───── Data to use
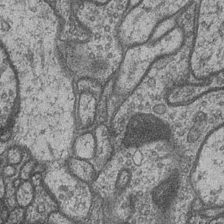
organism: Drosophila
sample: Optic medulla
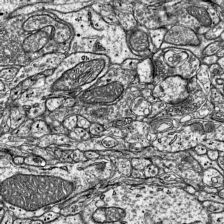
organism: Mouse
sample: Visual Cortex
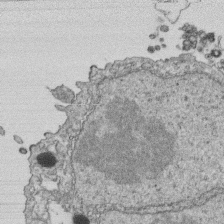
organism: Human
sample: HeLa cell HIV synapse
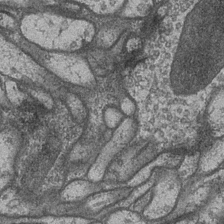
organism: Drosophila
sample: Optic medulla
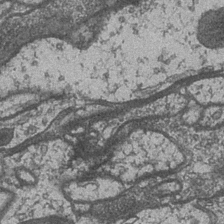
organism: Drosophila
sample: Optic medulla
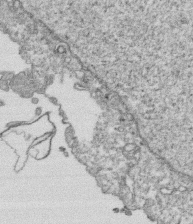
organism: Human
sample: HeLa cell HIV synapse
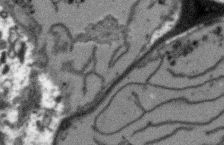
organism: Arabidopsis thaliana
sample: Root tip
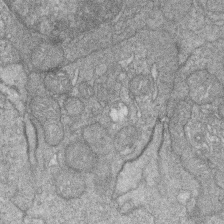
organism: Zebrafish
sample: Cilia; retinal pigment epithelium
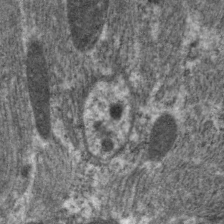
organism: C. elegans
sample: Pharynx
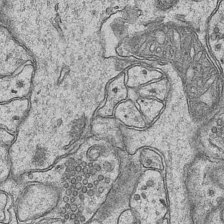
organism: Mouse
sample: CA1 Hippocampus
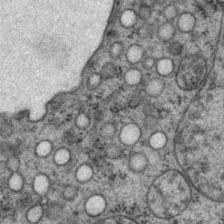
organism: P. pacificus
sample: Pharynx
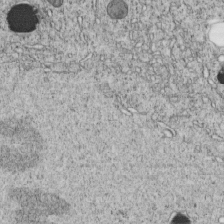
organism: C. elegans
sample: C. elegans embryo early stage
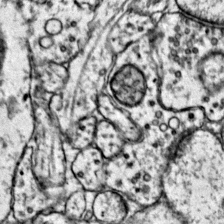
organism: Mouse
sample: Primary visual cortex
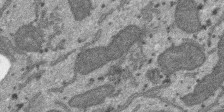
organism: Human
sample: Lung epithelial cells infected with SARS-CoV-2
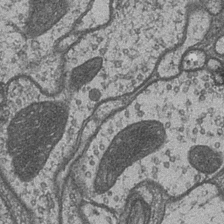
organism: Drosophila
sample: Optic medulla
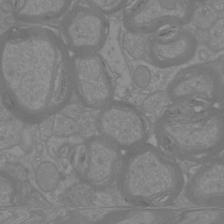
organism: Mouse
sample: Cortical neurons
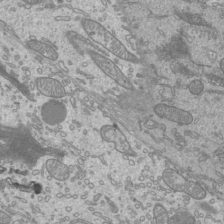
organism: Mouse
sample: Cilia; mouse epididymis
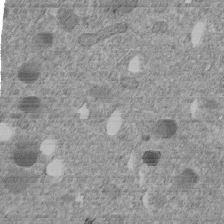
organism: C. elegans
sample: C. elegans embryo early stage
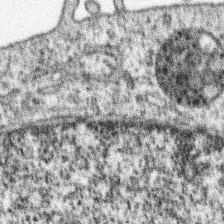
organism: Human
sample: HeLa cells
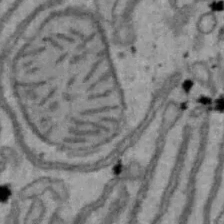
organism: Mouse
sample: Liver
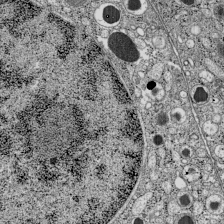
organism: C57BL Mouse
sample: Pancreatic islet
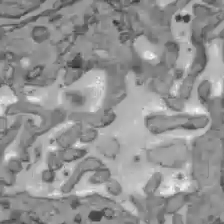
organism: C57BL Mouse
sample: Liver
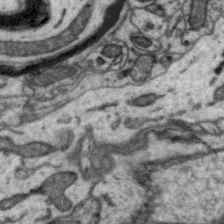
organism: Zebra finch
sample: Brain
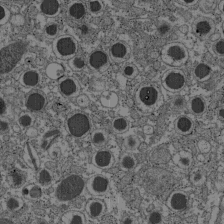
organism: C57BL Mouse
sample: Pancreatic islet
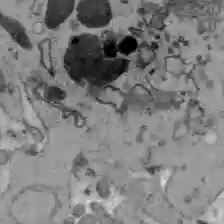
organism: C57BL Mouse
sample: Liver
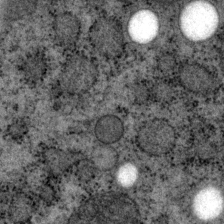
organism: P. pacificus
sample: Pharynx
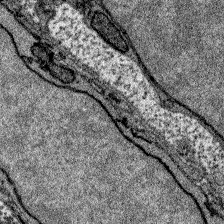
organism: Zebrafish
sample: Larval olfactory bulb
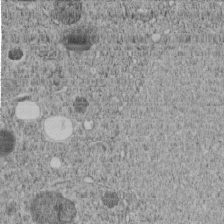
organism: C. elegans
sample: C. elegans embryo early stage
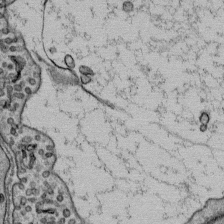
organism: Mouse
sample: Mouse Salivary gland
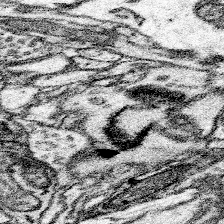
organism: Mouse
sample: Somatosensory cortex neuropil
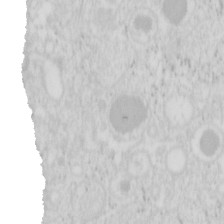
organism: Mouse
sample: Pancreas
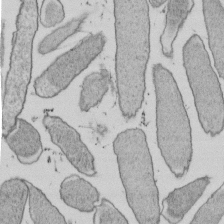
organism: E. coli
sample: Bacterial nucleoid
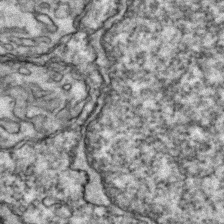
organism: Zebrafish
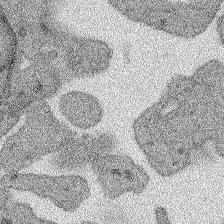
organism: Human
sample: HeLa cells
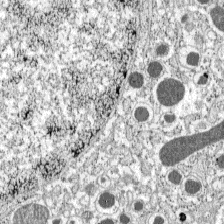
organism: C57BL Mouse
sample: Pancreatic islet
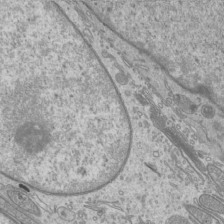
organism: Mouse
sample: Cilia; mouse epididymis
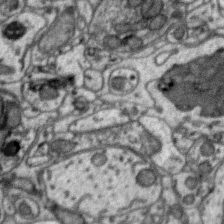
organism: Zebra finch
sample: Brain
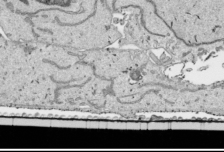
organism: Human
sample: Mitochondria in HCT116 cells
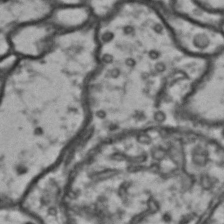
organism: Drosophila
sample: Brain
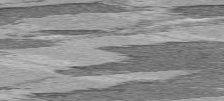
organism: C57BL Mouse
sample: Heart
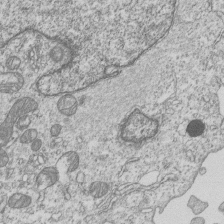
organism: Human
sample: MDA-MB-231 cells
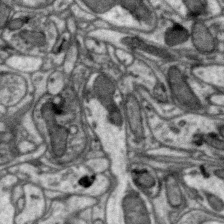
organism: Zebra finch
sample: Brain
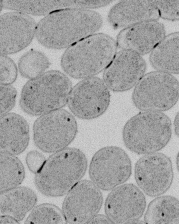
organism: E. coli
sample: Bacterial nucleoid
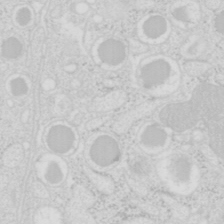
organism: Mouse
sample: Pancreas
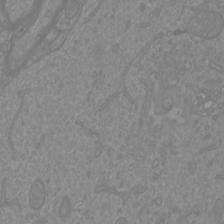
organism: Mouse
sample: Cortical neurons
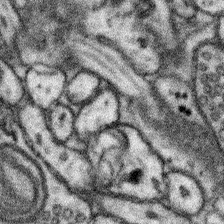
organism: Mouse
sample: Somatosensory cortex neuropil
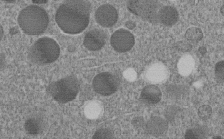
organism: C. elegans
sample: C. elegans embryo early stage
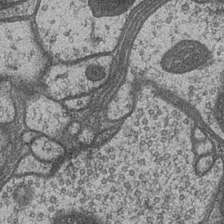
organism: Drosophila
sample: Optic medulla
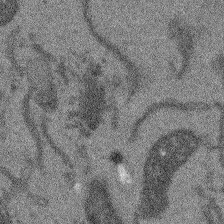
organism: Arabidopsis thaliana
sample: Root tip
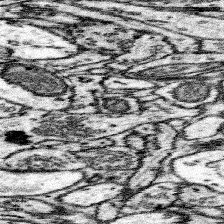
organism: Mouse
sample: Somatosensory cortex neuropil
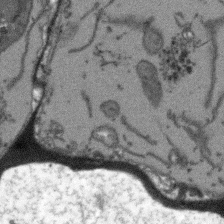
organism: Arabidopsis thaliana
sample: Root tip
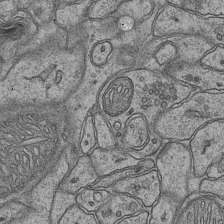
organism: Mouse
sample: CA1 Hippocampus
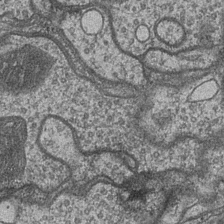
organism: Drosophila
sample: Optic medulla
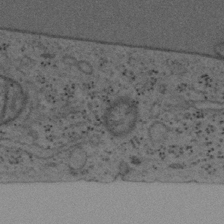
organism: Human
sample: HeLa cells
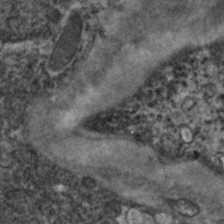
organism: Zebrafish
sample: Zebrafish embryo
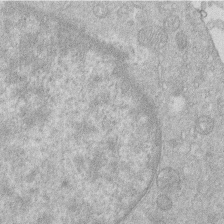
──────────
Task item
Return each record exactly as given, excluding any image.

Problem solution
organism: Drosophila
sample: Optic medulla
organism: Mouse
sample: Visual Cortex
organism: Human
sample: HeLa cell HIV synapse
organism: Drosophila
sample: Optic medulla
organism: Drosophila
sample: Optic medulla
organism: Human
sample: HeLa cell HIV synapse
organism: Arabidopsis thaliana
sample: Root tip
organism: Zebrafish
sample: Cilia; retinal pigment epithelium
organism: C. elegans
sample: Pharynx
organism: Mouse
sample: CA1 Hippocampus
organism: P. pacificus
sample: Pharynx
organism: C. elegans
sample: C. elegans embryo early stage
organism: Mouse
sample: Primary visual cortex
organism: Human
sample: Lung epithelial cells infected with SARS-CoV-2
organism: Drosophila
sample: Optic medulla
organism: Mouse
sample: Cortical neurons
organism: Mouse
sample: Cilia; mouse epididymis
organism: C. elegans
sample: C. elegans embryo early stage
organism: Human
sample: HeLa cells
organism: Mouse
sample: Liver
organism: C57BL Mouse
sample: Pancreatic islet
organism: C57BL Mouse
sample: Liver
organism: Zebra finch
sample: Brain
organism: C57BL Mouse
sample: Pancreatic islet
organism: C57BL Mouse
sample: Liver
organism: P. pacificus
sample: Pharynx
organism: Zebrafish
sample: Larval olfactory bulb
organism: C. elegans
sample: C. elegans embryo early stage
organism: Mouse
sample: Mouse Salivary gland
organism: Mouse
sample: Somatosensory cortex neuropil
organism: Mouse
sample: Pancreas
organism: E. coli
sample: Bacterial nucleoid
organism: Zebrafish
organism: Human
sample: HeLa cells
organism: C57BL Mouse
sample: Pancreatic islet
organism: Mouse
sample: Cilia; mouse epididymis
organism: Zebra finch
sample: Brain
organism: Human
sample: Mitochondria in HCT116 cells
organism: Drosophila
sample: Brain
organism: C57BL Mouse
sample: Heart
organism: Human
sample: MDA-MB-231 cells
organism: Zebra finch
sample: Brain
organism: E. coli
sample: Bacterial nucleoid
organism: Mouse
sample: Pancreas
organism: Mouse
sample: Cortical neurons
organism: Mouse
sample: Somatosensory cortex neuropil
organism: C. elegans
sample: C. elegans embryo early stage
organism: Drosophila
sample: Optic medulla
organism: Arabidopsis thaliana
sample: Root tip
organism: Mouse
sample: Somatosensory cortex neuropil
organism: Arabidopsis thaliana
sample: Root tip
organism: Mouse
sample: CA1 Hippocampus
organism: Drosophila
sample: Optic medulla
organism: Human
sample: HeLa cells
organism: Zebrafish
sample: Zebrafish embryo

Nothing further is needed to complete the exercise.